Pound Sterling extends gains on UK’s stronger economic outlook, weakening US dollar.
The Pound Sterling (GBP) hopes to extend its rebound above the one-week high of 1.2660 in Thursday’s early New York session. The GBPUSD pair is strong as recent economic indicators in the United Kingdom show that the economy is on pace to resume growth after entering a technical recession in the second half of 2023. Meanwhile, a lower US dollar owing to the dismal United States Institute of Supply Management (ISM) Services PMI data for March also helped the Cable.
The UK’s strong Manufacturing PMI numbers and rising property prices indicate that the recession was mild.
The UK Manufacturing PMI unexpectedly increased in March after declining for 20 consecutive months, owing to strong domestic demand. Strong UK factory statistics boosted company optimism to its highest level since April 2023, with 58% of firms expected to raise production over the next 12 months. In addition, British house prices climbed 1.6% in March, the fastest rate since December 2022, indicating that the real estate sector is holding up despite record high interest rates.
In the European session, the latest Bank of England (BoE) Decision Maker Panel (DMP) survey for February revealed that most enterprises expect selling prices and wage inflation to fall over the next year. Selling price expectations slowed to The reading fell from 4.3% to 4.1%, the lowest in more than two years. Wage growth forecasts fell to 4.9% on a three-month moving average, from 5.2% in February.
Daily Market movers: Pound Sterling extends winning streak.
The Pound Sterling rises to 1.2660 against the US dollar. The asset’s gains continue as market confidence improves and the US Dollar falls due to a dismal ISM Services PMI. Thursday’s session begins on a bullish note for the S&P 500.
On Wednesday, the US Services PMI unexpectedly dipped to 51.4 in March, compared to estimates of 52.7 and a previous reading of 52.6. The Services PMI measures business activity in the service sector, which makes up two-thirds of the US economy. So, the influence of A poor Services PMI was highly negative for the US dollar, sending the US Dollar Index (DXY) down more than 0.5% to 104.15. According to the ISM report, the subindexes for new orders and prices paid declined sharply.
The US NFP report will determine the next move in the US dollar.
This week’s key driver for the US Dollar will be the March US Nonfarm Payrolls (NFP) report. Which will be released on Friday. The economic data will have a big impact on market expectations for whether the Federal Reserve will begin lowering interest rates following the June meeting. The NFP report is projected to reveal that 200K workers were employed during the month, a decrease from February’s reading of 275K.

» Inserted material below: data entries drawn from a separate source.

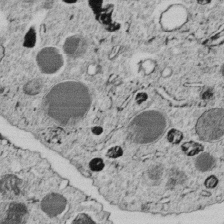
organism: C. elegans
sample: C. elegans embryo early stage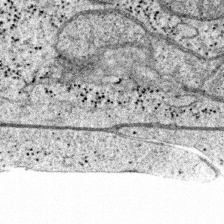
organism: Human
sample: HeLa cells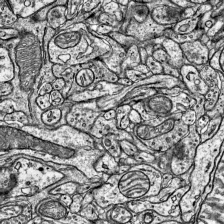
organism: Mouse
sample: Visual Cortex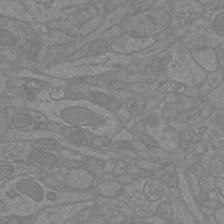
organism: Mouse
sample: Cortical neurons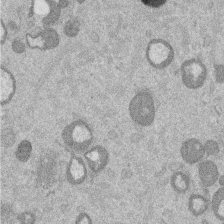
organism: Mouse
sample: Dividing mouse embryo 1 cell stage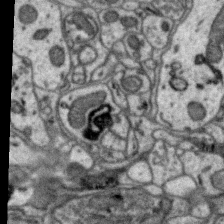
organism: Zebra finch
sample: Brain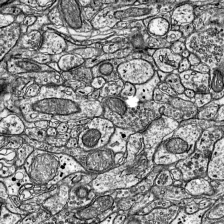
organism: Mouse
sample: Visual Cortex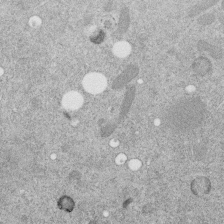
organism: C. elegans
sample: C. elegans embryo early stage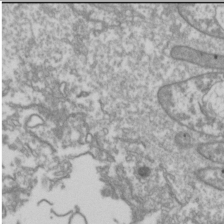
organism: Drosophila
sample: Cell division; meiosis; drosophila spermatocytes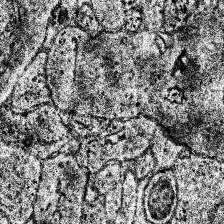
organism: Human
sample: Temporal Lobe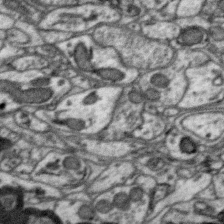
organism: Zebra finch
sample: Brain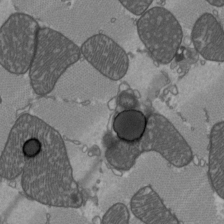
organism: C57BL Mouse
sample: Heart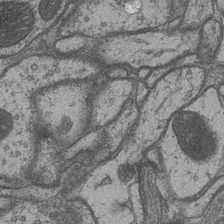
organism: Drosophila
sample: Optic medulla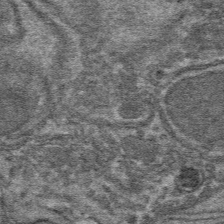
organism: Mouse
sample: Mouse hepatocytes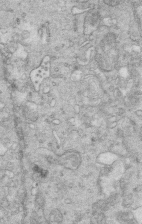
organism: Mouse
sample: Multiciliated cells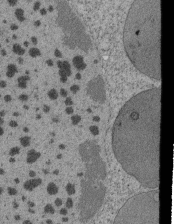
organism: Tetrahymena
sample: Cilia in tetrahymena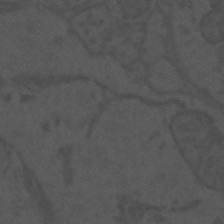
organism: Mouse
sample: Suprachiasmatic nucleus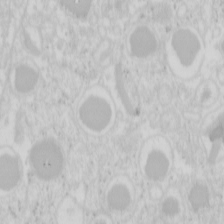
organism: Mouse
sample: Pancreas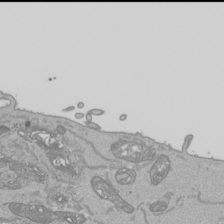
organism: Human
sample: Mitochondria in HCT116 cells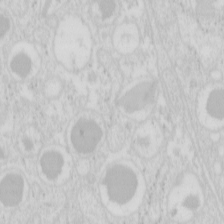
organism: Mouse
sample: Pancreas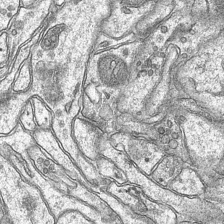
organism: Mouse
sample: CA1 Hippocampus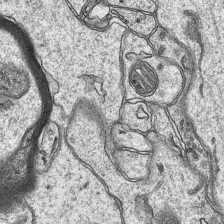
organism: Mouse
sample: CA1 Hippocampus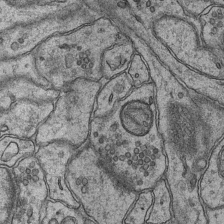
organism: Mouse
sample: CA1 Hippocampus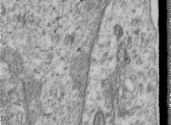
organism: Human
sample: Centriole in RPE cells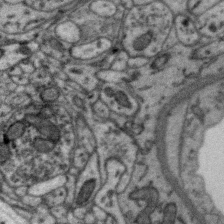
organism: Zebra finch
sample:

On the UK front, the Pound Sterling will be influenced by market expectations for Bank of England rate cuts. Investors Expect the Bank of England to begin the rate-cutting cycle in June, as UK inflation continues to drop. For the entire year, BoE Governor Andrew Bailey believes two or three rate cuts are “reasonable.”
Meanwhile, S&P Global/CIPS announced that Services PMI did not reach expectations in March. The Services PMI falls to 53.1, compared to expectations and the previous figure of 53.4. Tim Moore, Economics Director at S&P Global Market Intelligence, stated, “The recovery in service sector output lost a little bit of impetus in March, more so than implied by the flash PMI figures, but the overall picture remains pretty encouraging.